3

i created a VM with terraform on GCP and also a persistent disk separately with the google_compute_disk , google_compute_resource_policy, google_compute_disk_resource_policy_attachment resources to also attach a snapshot schedule to the disk

This was two days ago, and no snapshot has been created.
Had anybody run into similar issues ?

The schedule is set to daily.

This is the terraform config that i used


resource "google_compute_disk" "fast_storage" {
  name = "${var.env}-fast-disk"
  type = "pd-ssd"
  size = 50 #GiB
  zone = var.zone
  labels = {
    environment = var.env
    type        = "ssd"

  }
  physical_block_size_bytes = 4096
}


resource "google_compute_resource_policy" "backup_policy" {
  name   = "${var.env}-backup-policy"
  region = var.region
  snapshot_schedule_policy {
    schedule {
      daily_schedule {
        days_in_cycle = 1
        start_time    = "04:00"
      }
    }
    retention_policy {
      max_retention_days    = 5
      on_source_disk_delete = "KEEP_AUTO_SNAPSHOTS"
    }
    snapshot_properties {
      labels = {
        environment = var.env
        type        = "ssd"
      }
      storage_locations = ["eu"]
      guest_flush       = true
    }
  }

}


resource "google_compute_disk_resource_policy_attachment" "backup_policy_attachment" {
  name = google_compute_resource_policy.backup_policy.name
  disk = google_compute_disk.fast_storage.name
  zone = var.zone
}


resource "google_compute_instance" "main" {
  name                      = "${var.env}-main-server"
  machine_type              = "custom-2-4096"
  zone                      = var.zone
  allow_stopping_for_update = true
  desired_status            = "RUNNING"
  deletion_protection       = true
  tags                      = ["${var.env}-main-server"]

  boot_disk {
    auto_delete = false

    mode = "READ_WRITE"
    initialize_params {
      image = "debian-cloud/debian-10"
      type  = "pd-ssd"
      size  = 20
    }
  }

  network_interface {
    network    = var.network_id
    subnetwork = var.subnetwork_id
    network_ip = google_compute_address.main_server_internal.address

    access_config {
      nat_ip = google_compute_address.main_server_external.address
    }
  }
  scheduling {
    on_host_maintenance = "MIGRATE"
    automatic_restart   = true
  }

  lifecycle {
    ignore_changes = [attached_disk]
  }
}


resource "google_compute_attached_disk" "fast_storage" {
  disk        = google_compute_disk.fast_storage.id
  instance    = google_compute_instance.main.id
  device_name = "fast"
  mode        = "READ_WRITE"
}
Alex Duzsardi
  • 88
  • 1
  • 5

2 Answers2

3

Set guest_flush = false (this only works with Windows and looks like it's non-negotiable with gcp.

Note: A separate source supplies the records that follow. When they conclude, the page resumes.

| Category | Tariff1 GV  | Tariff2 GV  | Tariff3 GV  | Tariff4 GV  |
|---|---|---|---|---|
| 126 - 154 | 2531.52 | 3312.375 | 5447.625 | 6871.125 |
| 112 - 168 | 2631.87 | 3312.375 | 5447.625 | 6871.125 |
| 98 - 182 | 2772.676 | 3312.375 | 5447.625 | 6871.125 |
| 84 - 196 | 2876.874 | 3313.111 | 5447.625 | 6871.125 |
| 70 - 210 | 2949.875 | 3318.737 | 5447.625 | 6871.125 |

Check Stackdriver Logs - Disks

Stuggi
  • 3,506
  • 4
  • 19
  • 36
  • Thank you William , indeed that was the issue, a trimmed error message/log "message": "You can only use guest-flush on disks attached to instances with supported operating systems. Make sure you have the latest image version and agent installed with required services (e.g. VSS for Windows)." – Alex Duzsardi Nov 24 '20 at 14:13
3

this only works with Windows and looks like it's non-negotiable with gcp

This is not true. Please, follow the article Creating a Linux application consistent persistent disk snapshot where it is explained what is necessary, which basically is:

  1. Add [Snapshots] section to /etc/default/instance_configs.cfg with enabled = true and restart the agent with sudo systemctl restart google-guest-agent.service. The last command creates /etc/google/snapshots directory if it does not exist yet;
  2. Create pre and post snapshot scripts at /etc/google/snapshots/pre.sh and /etc/google/snapshots/post.sh respectively. Make sure scripts are executable to root (this is not explicitly stated in documentation, but easy to figure out); and
  3. Create a snapshot (or snapshot schedule) with guest-flush enabled.

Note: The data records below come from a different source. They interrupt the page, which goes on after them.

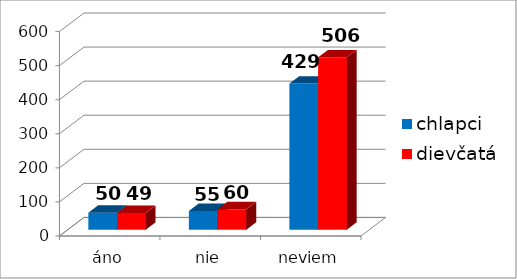
| Category | chlapci | dievčatá |
|---|---|---|
| áno | 50 | 49 |
| nie | 55 | 60 |
| neviem | 429 | 506 |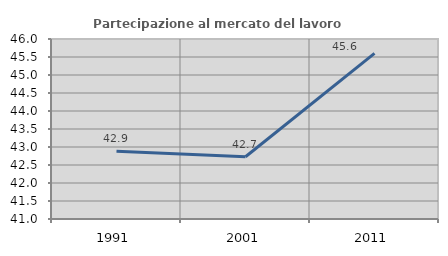
| Category | Partecipazione al mercato del lavoro  femminile |
|---|---|
| 1991.0 | 42.884 |
| 2001.0 | 42.729 |
| 2011.0 | 45.603 |

Just verified it working in GCP.

I you have not prepared your VM instance(s) as explained above you would have errors trying to create an application consistent snapshots like below:

  • If 1. above is not done: Operation type [createSnapshot] failed with message "You can only use guest-flush on disks attached to instances with supported operating systems. Make sure you have the latest image version and agent installed with required services (e.g. VSS for Windows).";
  • If 2. above is not done: Operation type [createSnapshot] failed with message "Guest Consistent Snapshot failed (Detail: pre_snapshot_script or post_snapshot_script not found). Verify you are running the latest image version and agent. For non-Windows, review settings in /etc/default/instance_configs.cfg on the instance. For more information, see the Guest Consistent Snapshot documentation." or the following if scripts are not made executable: Operation type [createSnapshot] failed with message "Guest Consistent Snapshot failed (Detail: unhandled script return code -1). Verify you are running the latest image version and agent. For non-Windows, review settings in /etc/default/instance_configs.cfg on the instance. For more information, see the Guest Consistent Snapshot documentation.".

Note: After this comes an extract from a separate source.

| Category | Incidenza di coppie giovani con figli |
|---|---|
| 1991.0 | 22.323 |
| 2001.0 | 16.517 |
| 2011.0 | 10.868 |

And if you have snapshot schedules not producing snapshots, please check for errors like You can only use guest-flush on disks attached to instances with supported operating systems. Make sure you have the latest image version and agent installed with required services (e.g. VSS for Windows). in Logs Explorer, which could be found easily with a query like

severity=ERROR`
resource.type="gce_disk"
protoPayload.methodName="ScheduledSnapshots"

I means you have not prepared your VMs like it is explained above.